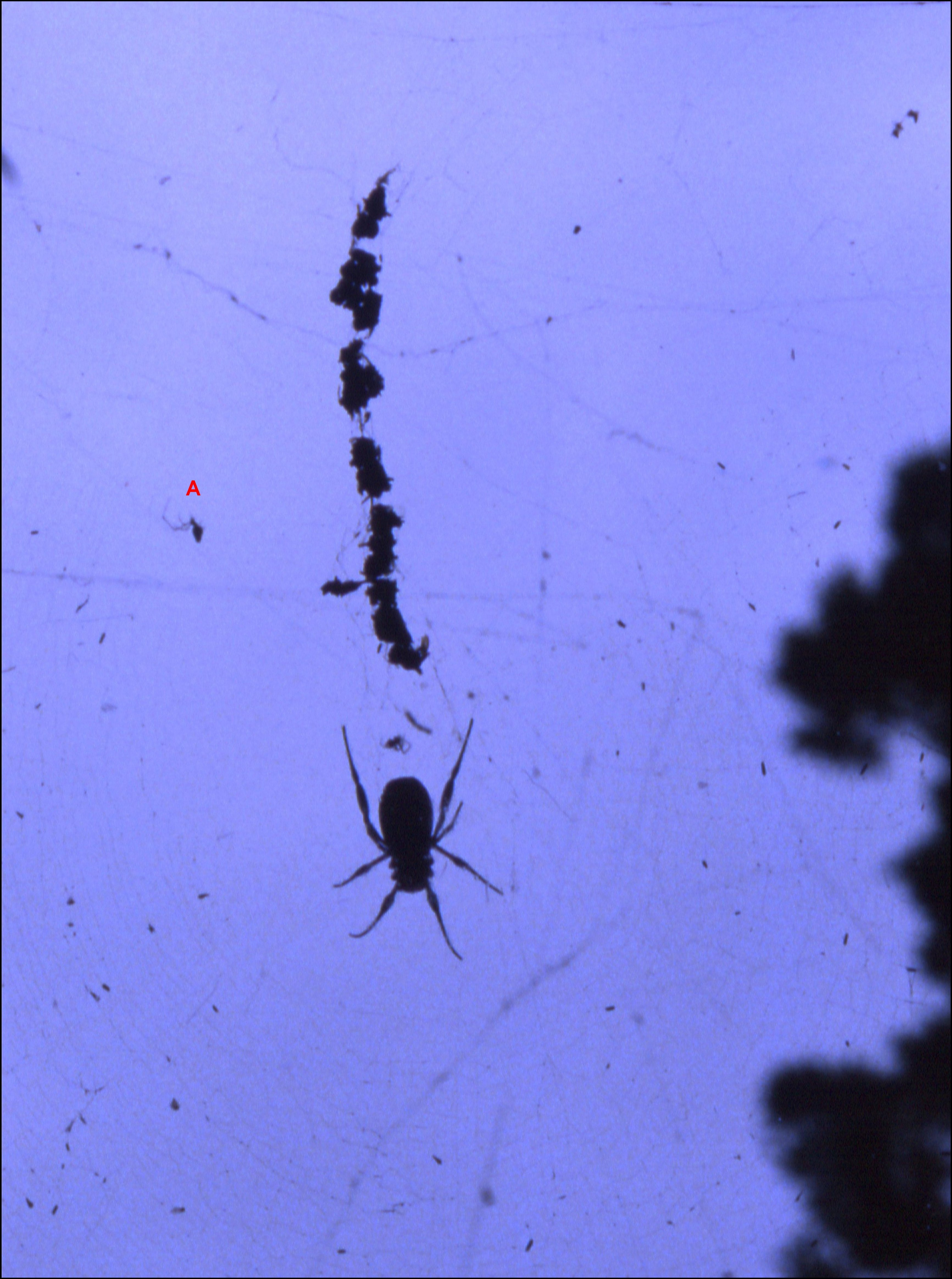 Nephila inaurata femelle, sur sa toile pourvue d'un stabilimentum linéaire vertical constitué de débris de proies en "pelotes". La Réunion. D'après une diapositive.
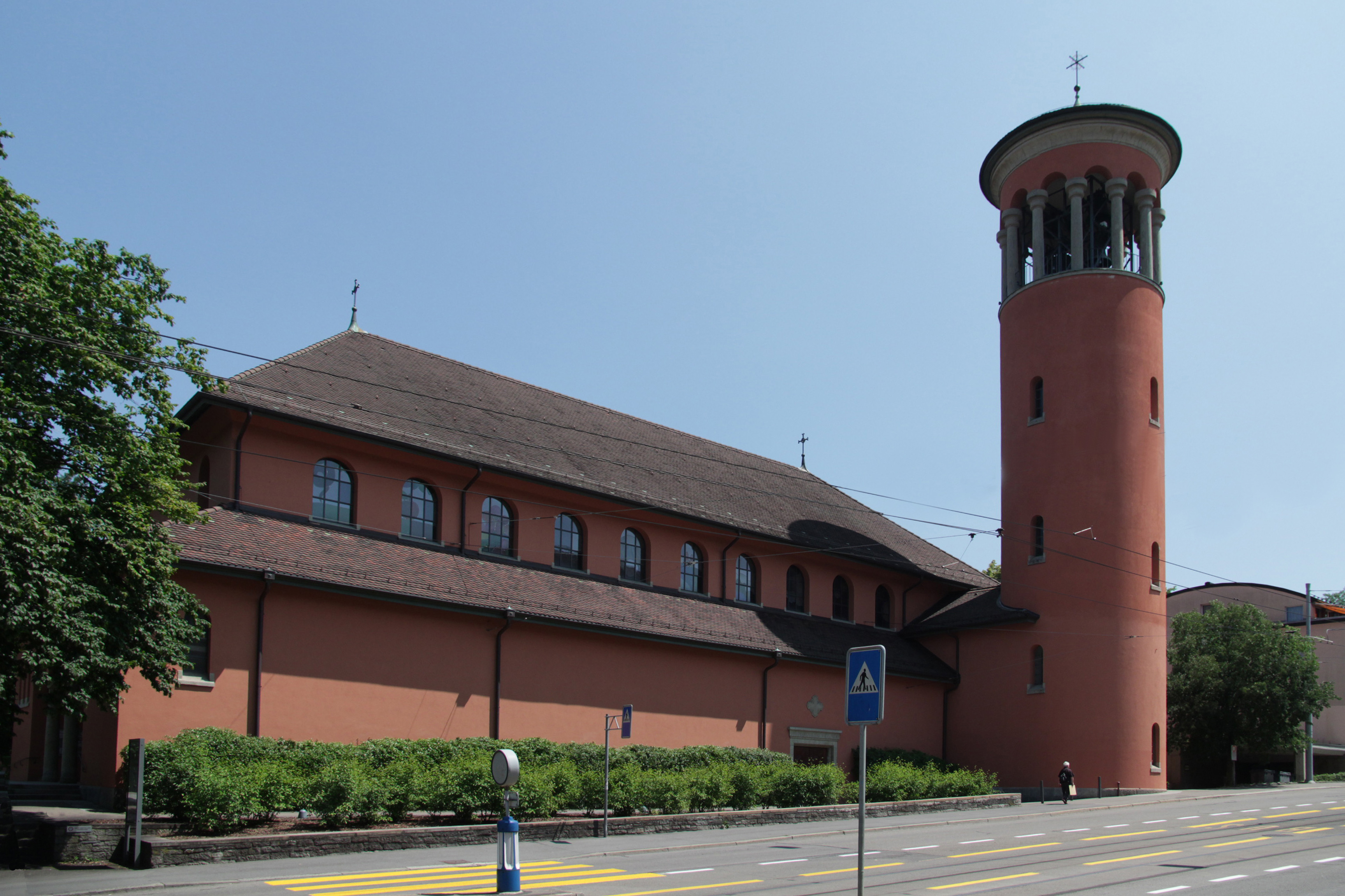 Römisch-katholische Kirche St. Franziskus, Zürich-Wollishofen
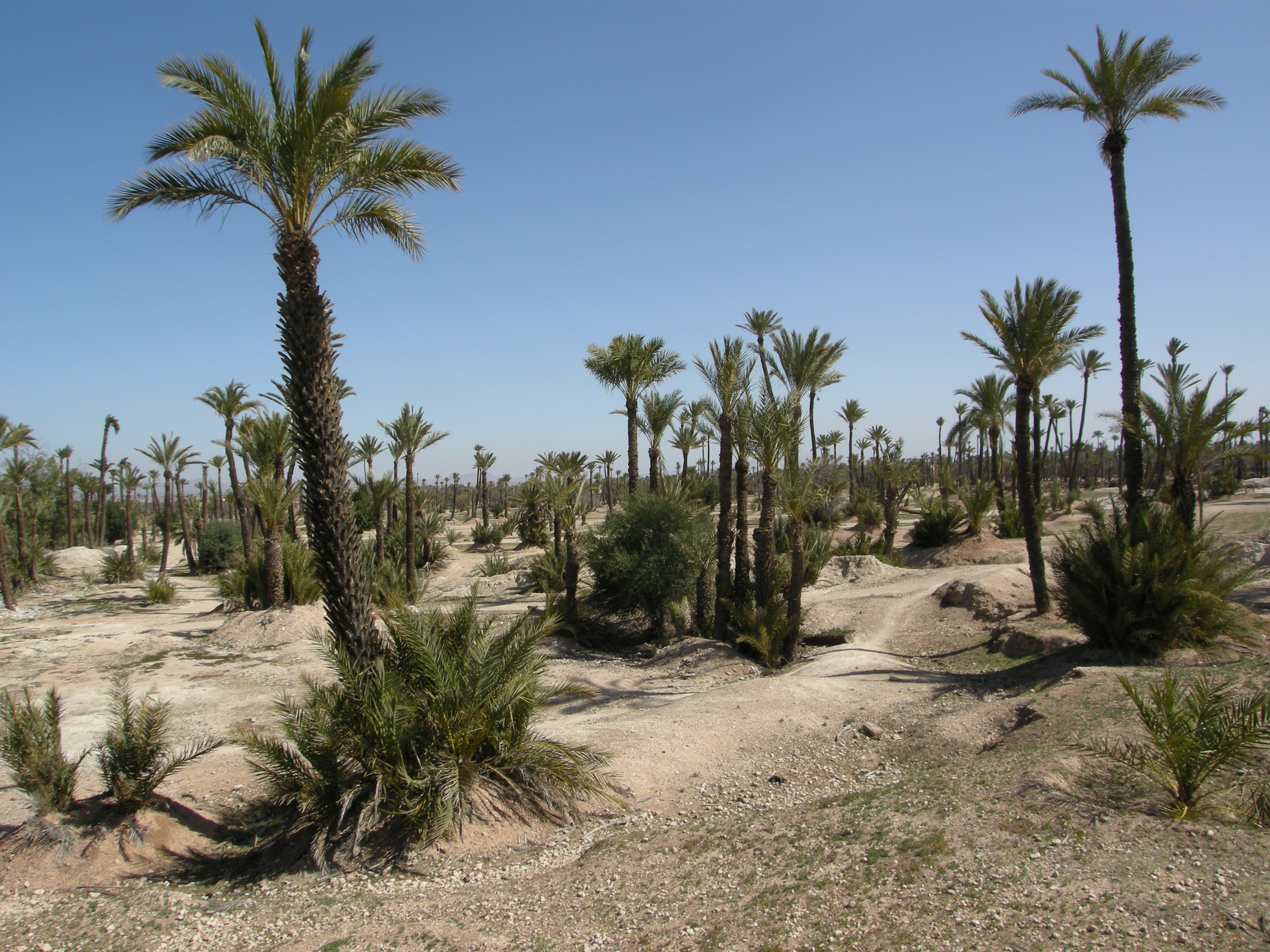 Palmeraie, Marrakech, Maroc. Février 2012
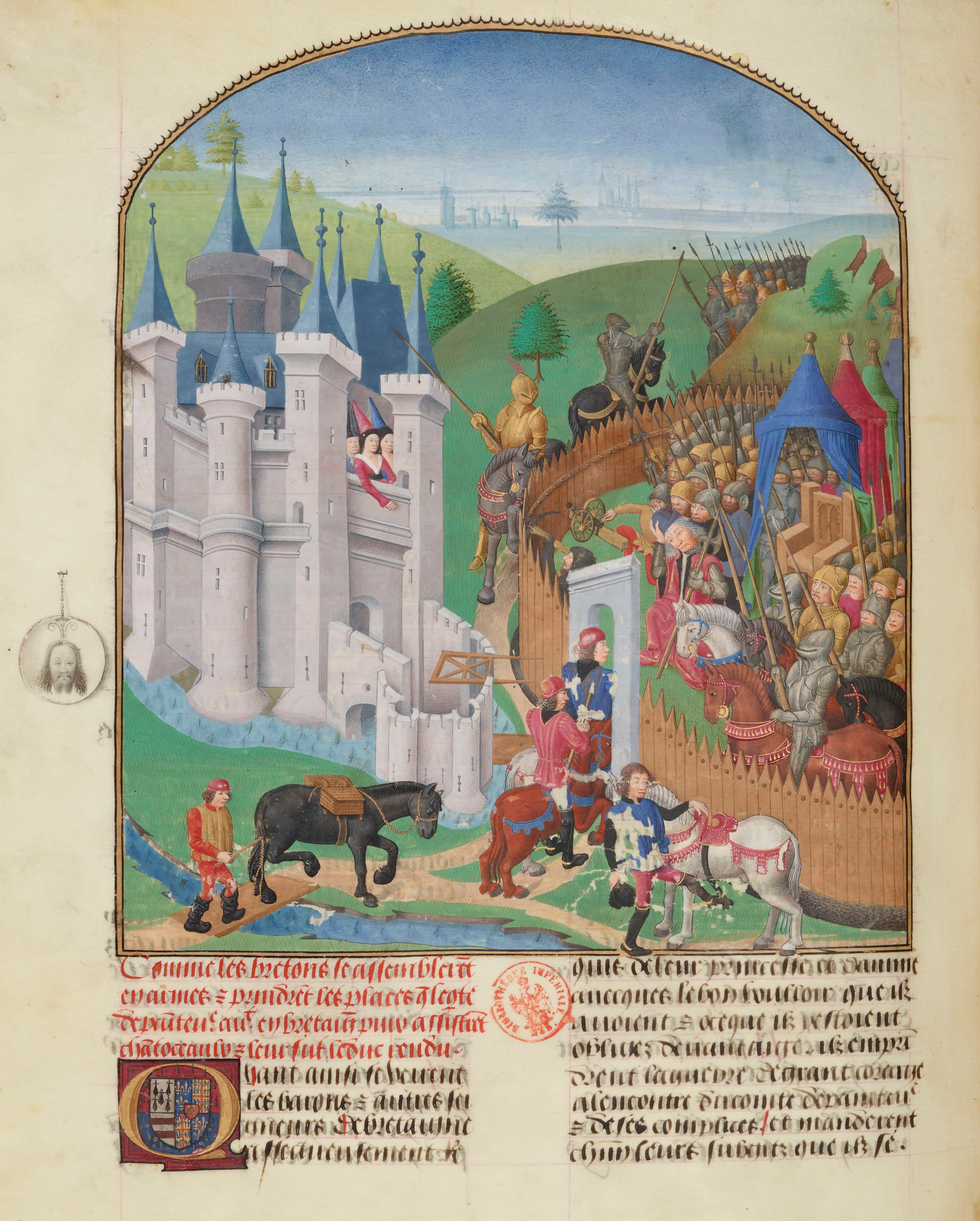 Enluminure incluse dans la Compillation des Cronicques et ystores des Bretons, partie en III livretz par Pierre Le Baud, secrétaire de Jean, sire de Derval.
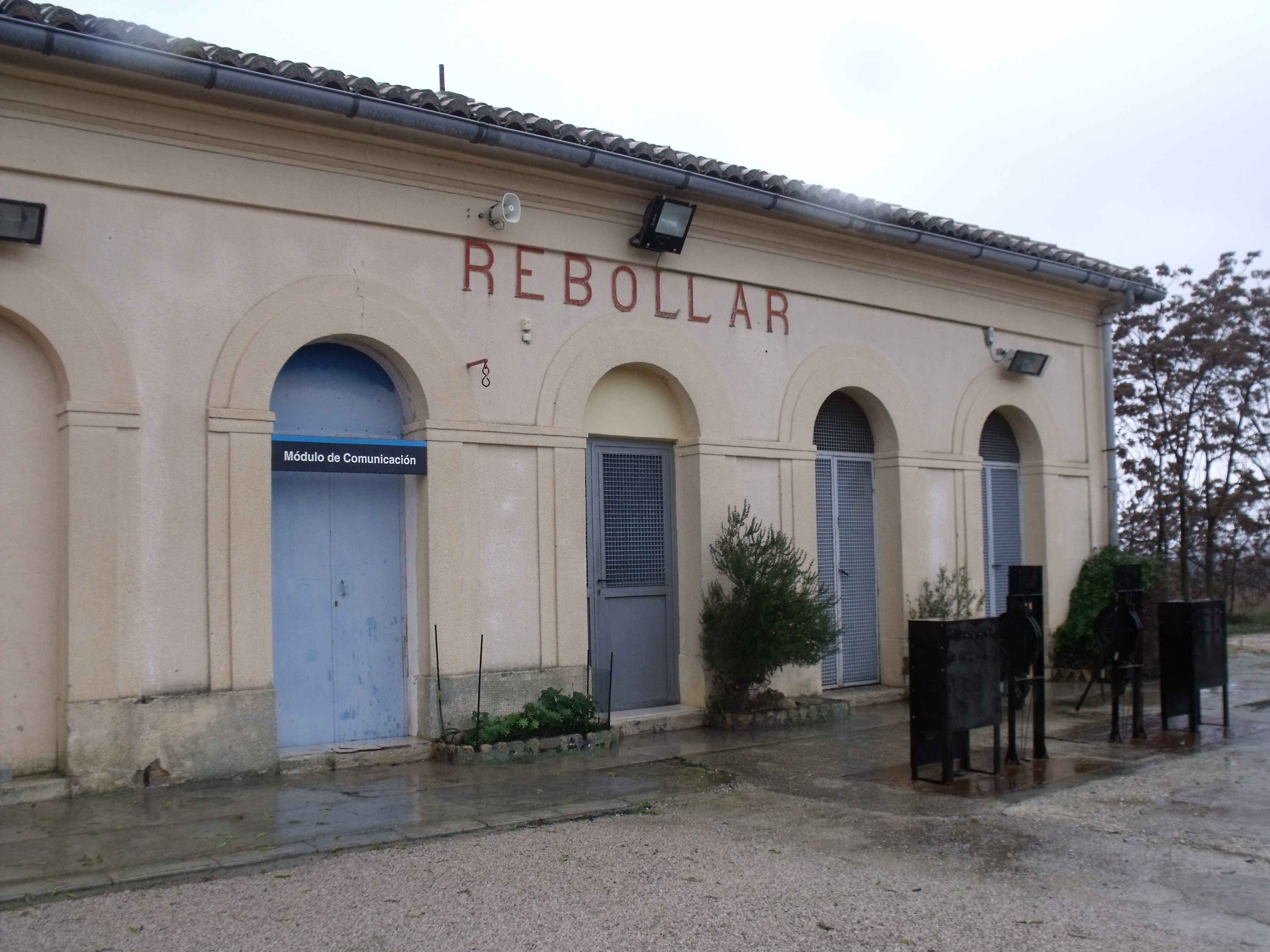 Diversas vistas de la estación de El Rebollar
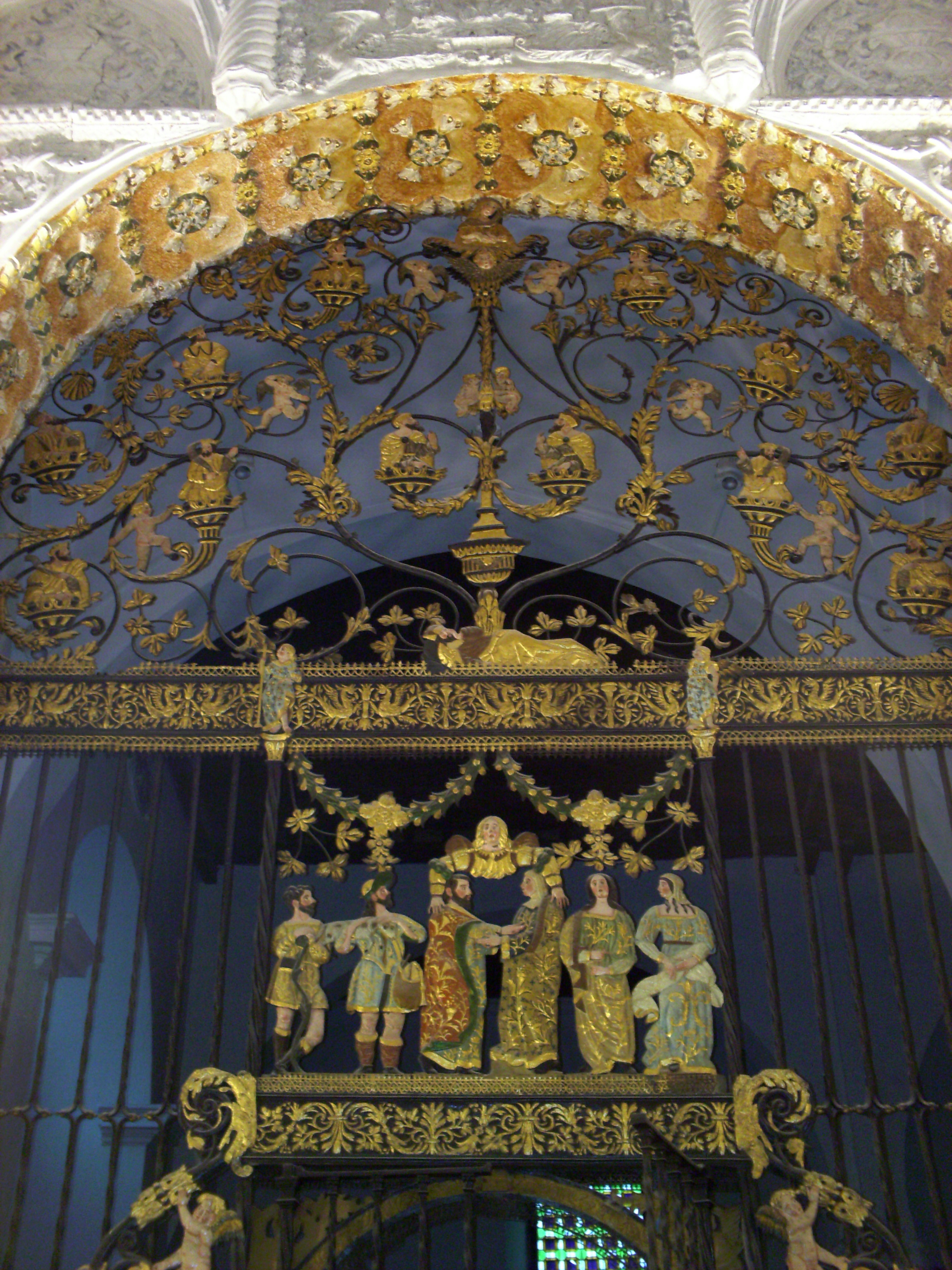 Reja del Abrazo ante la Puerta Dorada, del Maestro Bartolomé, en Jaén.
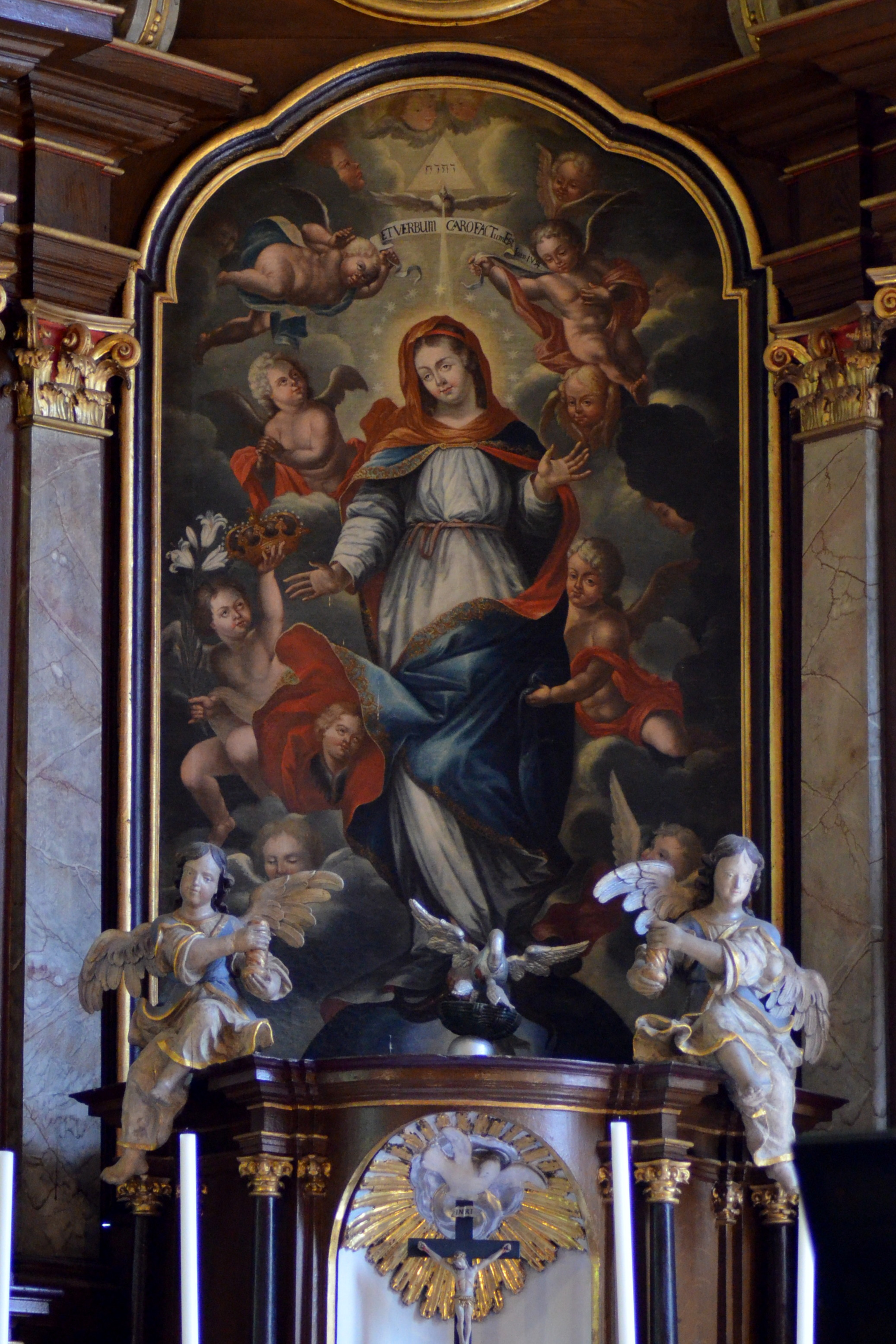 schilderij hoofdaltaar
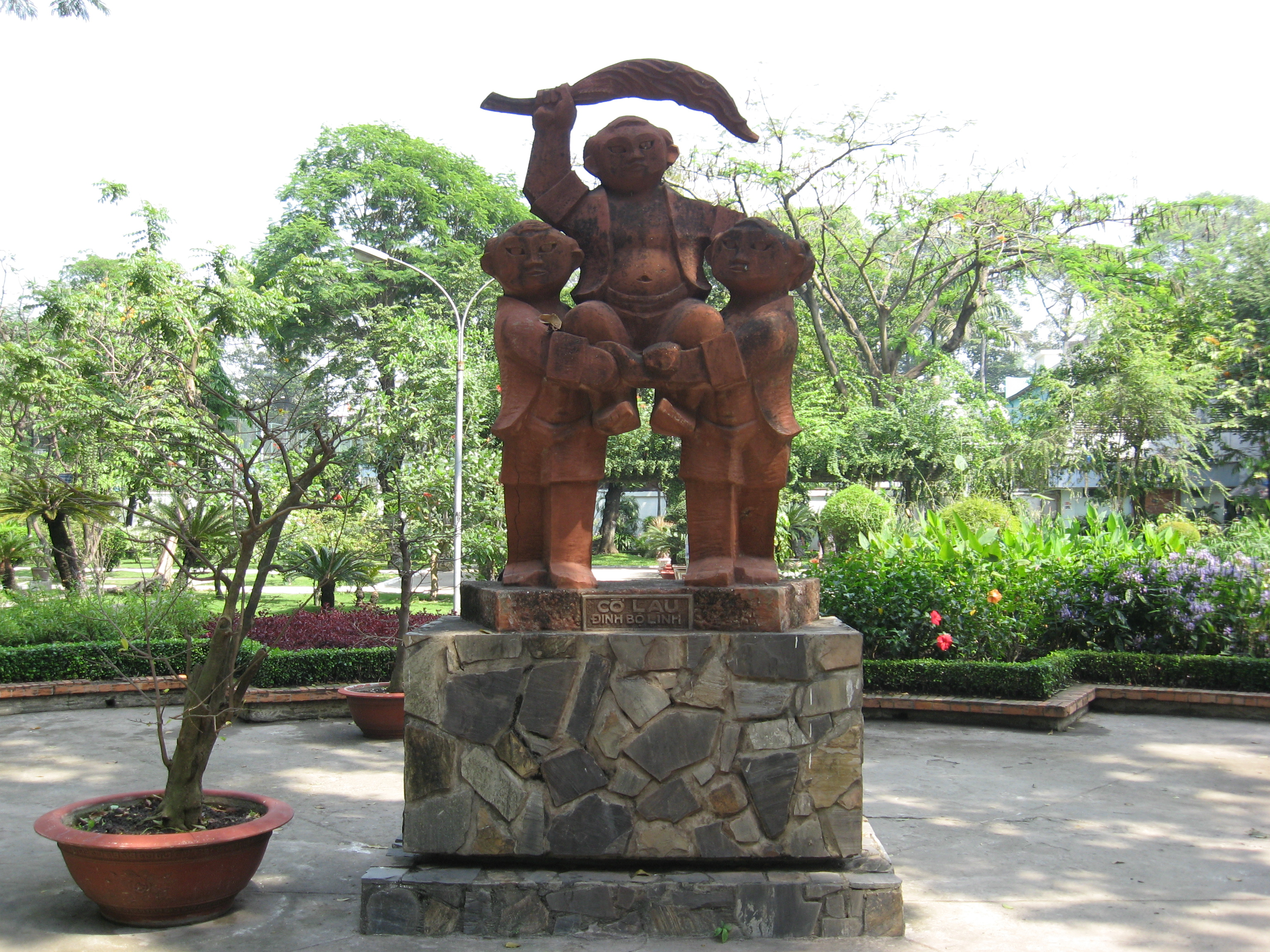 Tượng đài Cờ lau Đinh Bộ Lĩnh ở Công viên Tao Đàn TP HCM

═══

The result should be every entry, word for word, and no pictures.

 Nephila inaurata femelle, sur sa toile pourvue d'un stabilimentum linéaire vertical constitué de débris de proies en "pelotes". La Réunion. D'après une diapositive.
 Römisch-katholische Kirche St. Franziskus, Zürich-Wollishofen
 Palmeraie, Marrakech, Maroc. Février 2012
 Enluminure incluse dans la Compillation des Cronicques et ystores des Bretons, partie en III livretz par Pierre Le Baud, secrétaire de Jean, sire de Derval.
 Diversas vistas de la estación de El Rebollar
 Reja del Abrazo ante la Puerta Dorada, del Maestro Bartolomé, en Jaén.
 schilderij hoofdaltaar
 Tượng đài Cờ lau Đinh Bộ Lĩnh ở Công viên Tao Đàn TP HCM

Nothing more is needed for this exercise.